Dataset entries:
◇ ◇ ◇

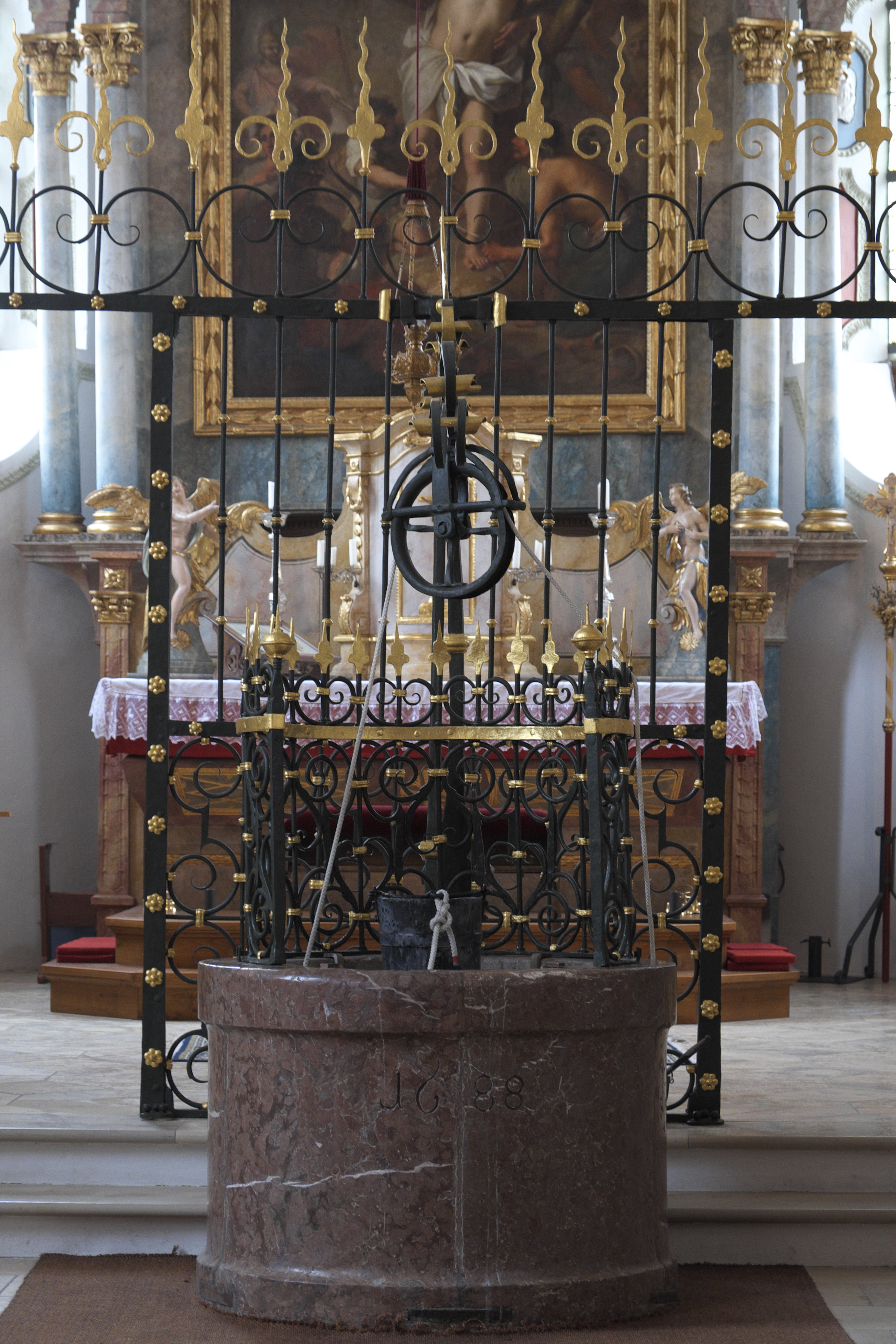 Katholische Wallfahrtskirche Heilig Blut in Einsbach, einem Ortsteil von Sulzemoos im Landkreis Dachau (Bayern/Deutschland), Ziehbrunnen, bezeichnet 1688
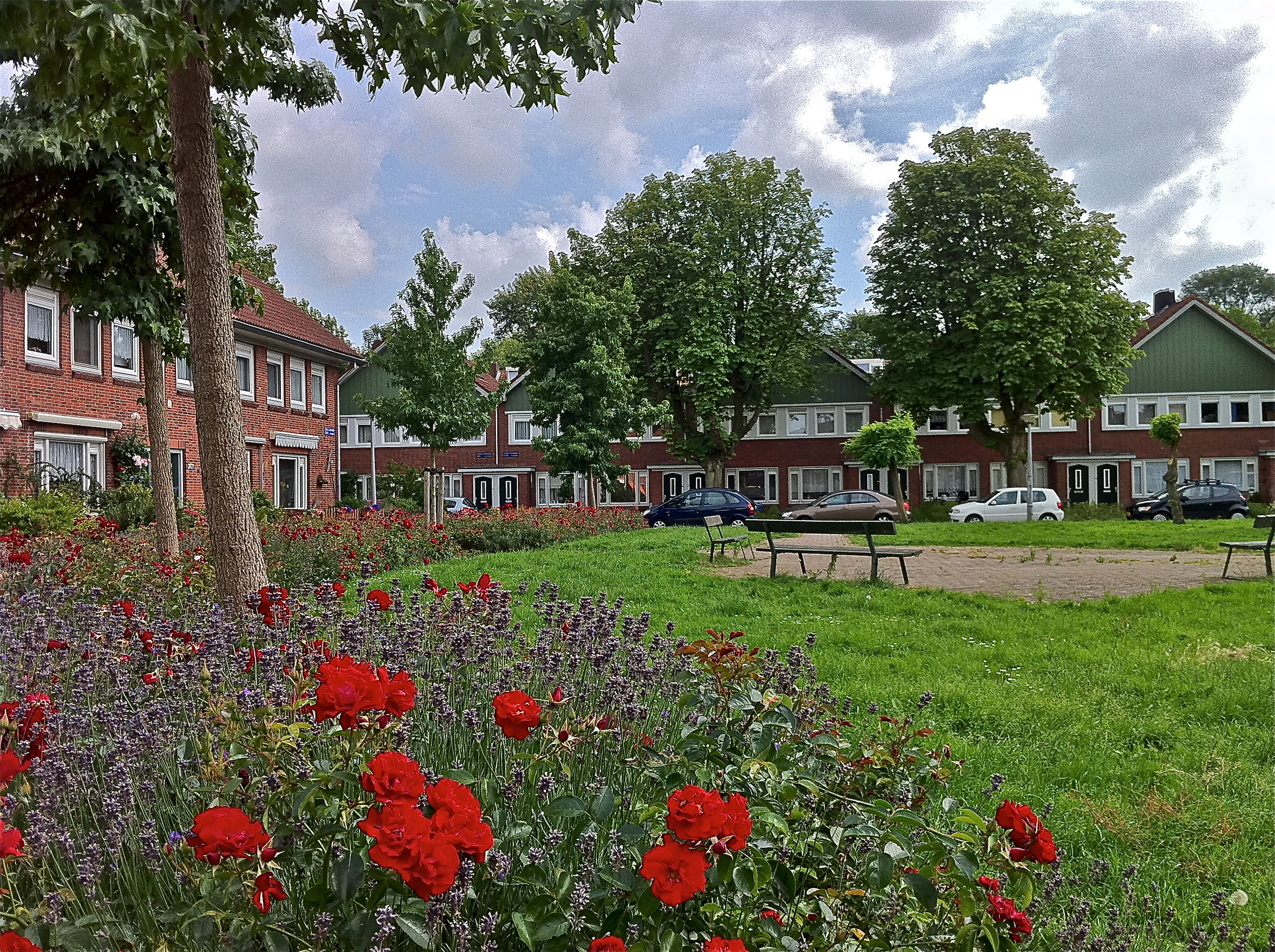 Tuindorp Buiksloot Amsterdam-Noord juli 2011
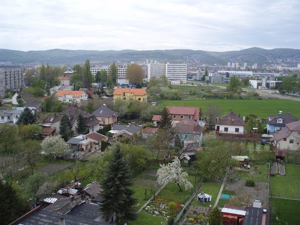 Východné (Rendez)
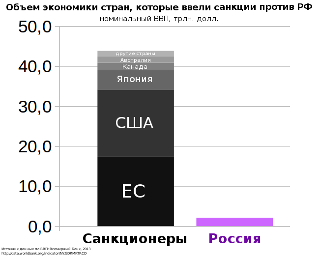 Объем экономики стран, которые ввели санкции против РФ. Номинальный ВВП, трлн. долл. Источник данных по ВВП: Всемирный Банк, 2013 Список стран-санкционеров: ЕС США Япония Канада Австралия Другие страны: Украина, Новая Зеландия, Швейцария, Израиль, Норвегия, Исландия, Албания, Молдавия, Республика Косово, Черногория.
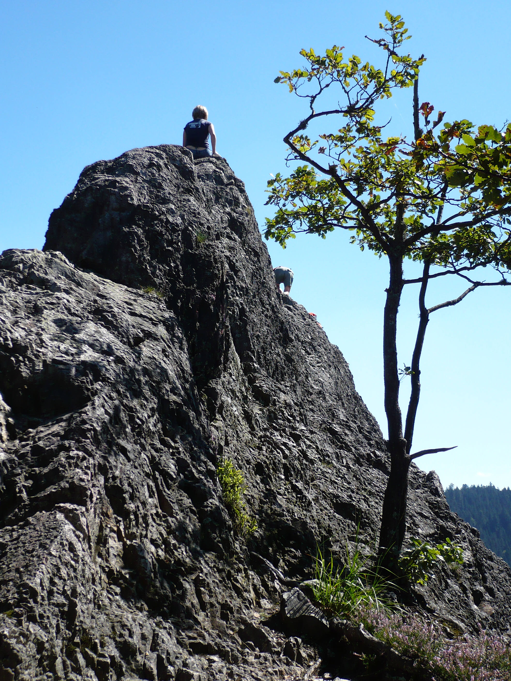 Karlsruher Grat 4
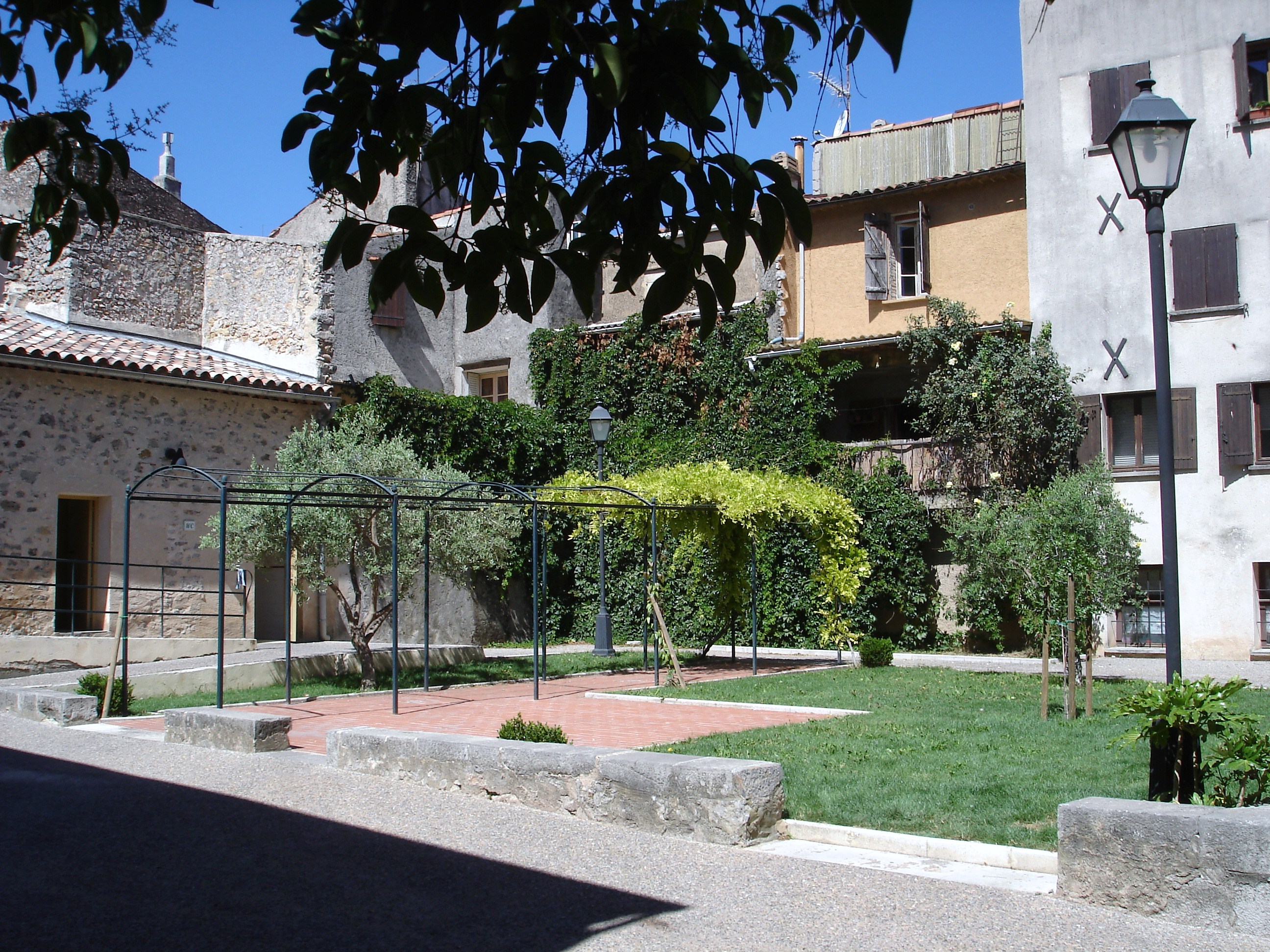 Jardin d'Astros se situant place de la mairie à Tourves dans le département du Var (France)
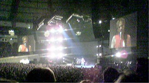 Zweites Konzert der Böhsen Onkelz in Dortmund der 2004er Tour, 2004-10-03. Urheber: Christoph Osterkamp
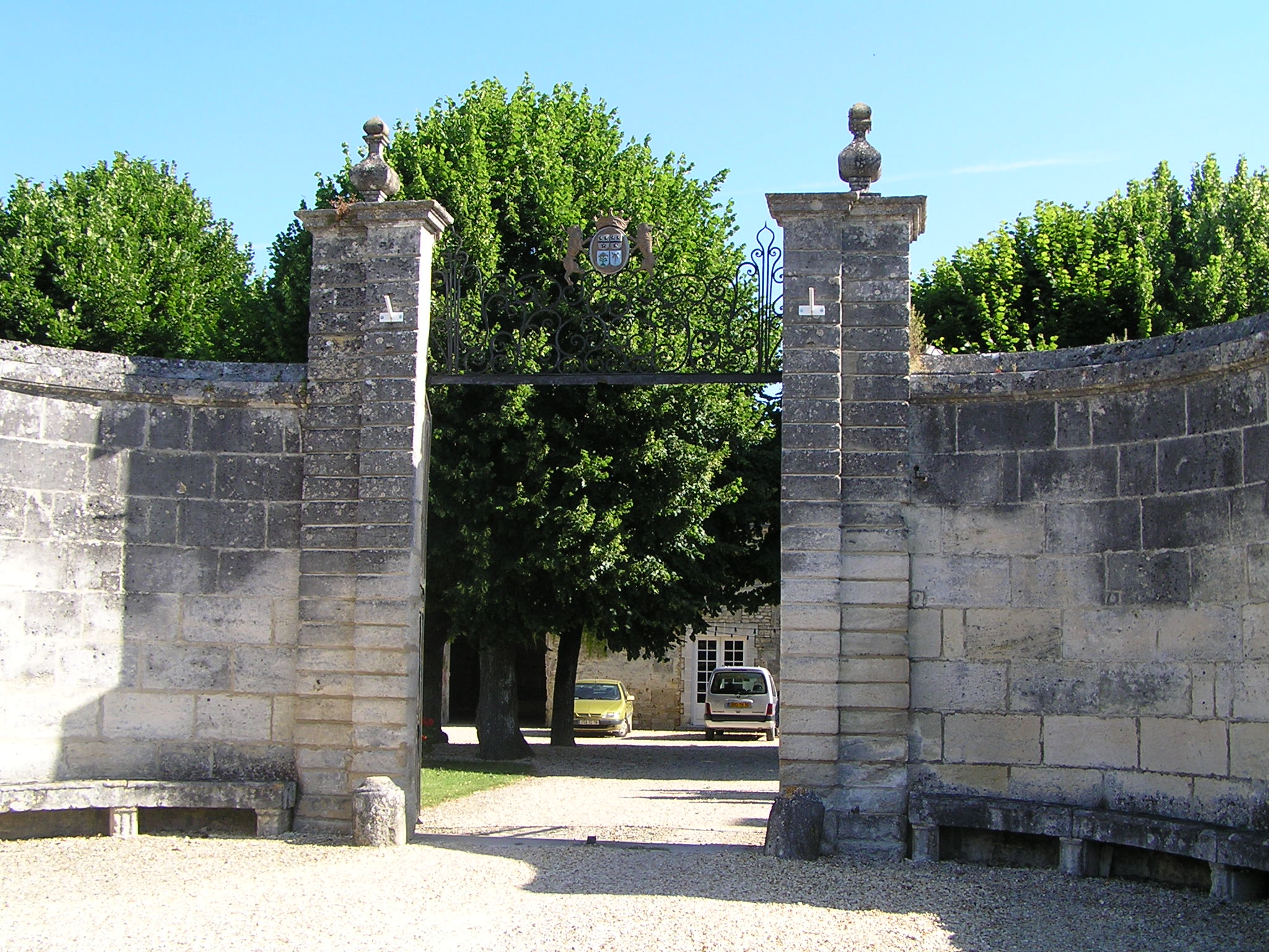 mairie de Gondeville (16), France
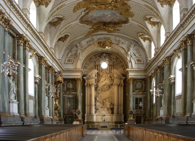 Slottskyrkan, Stockholms slott
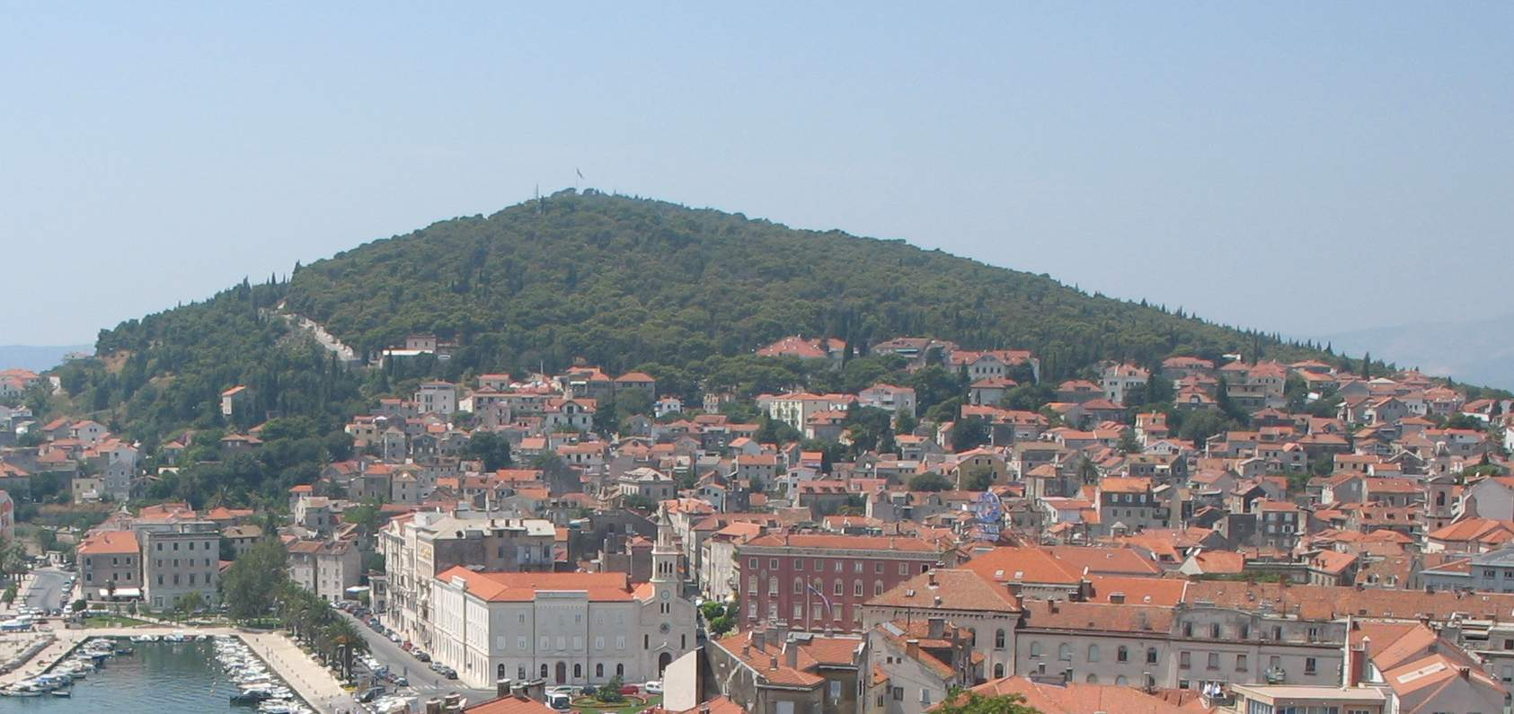 Veli Varoš. Moja fotografija

◇ ◇ ◇

Problem requirements: If a record holds a picture, drop the picture and return the rest of it exactly.

Solution for this exercise:
 Katholische Wallfahrtskirche Heilig Blut in Einsbach, einem Ortsteil von Sulzemoos im Landkreis Dachau (Bayern/Deutschland), Ziehbrunnen, bezeichnet 1688
 Tuindorp Buiksloot Amsterdam-Noord juli 2011
 Východné (Rendez)
 Объем экономики стран, которые ввели санкции против РФ. Номинальный ВВП, трлн. долл. Источник данных по ВВП: Всемирный Банк, 2013 Список стран-санкционеров: ЕС США Япония Канада Австралия Другие страны: Украина, Новая Зеландия, Швейцария, Израиль, Норвегия, Исландия, Албания, Молдавия, Республика Косово, Черногория.
 Karlsruher Grat 4
 Jardin d'Astros se situant place de la mairie à Tourves dans le département du Var (France)
 Zweites Konzert der Böhsen Onkelz in Dortmund der 2004er Tour, 2004-10-03. Urheber: Christoph Osterkamp
 mairie de Gondeville (16), France
 Slottskyrkan, Stockholms slott
 Veli Varoš. Moja fotografija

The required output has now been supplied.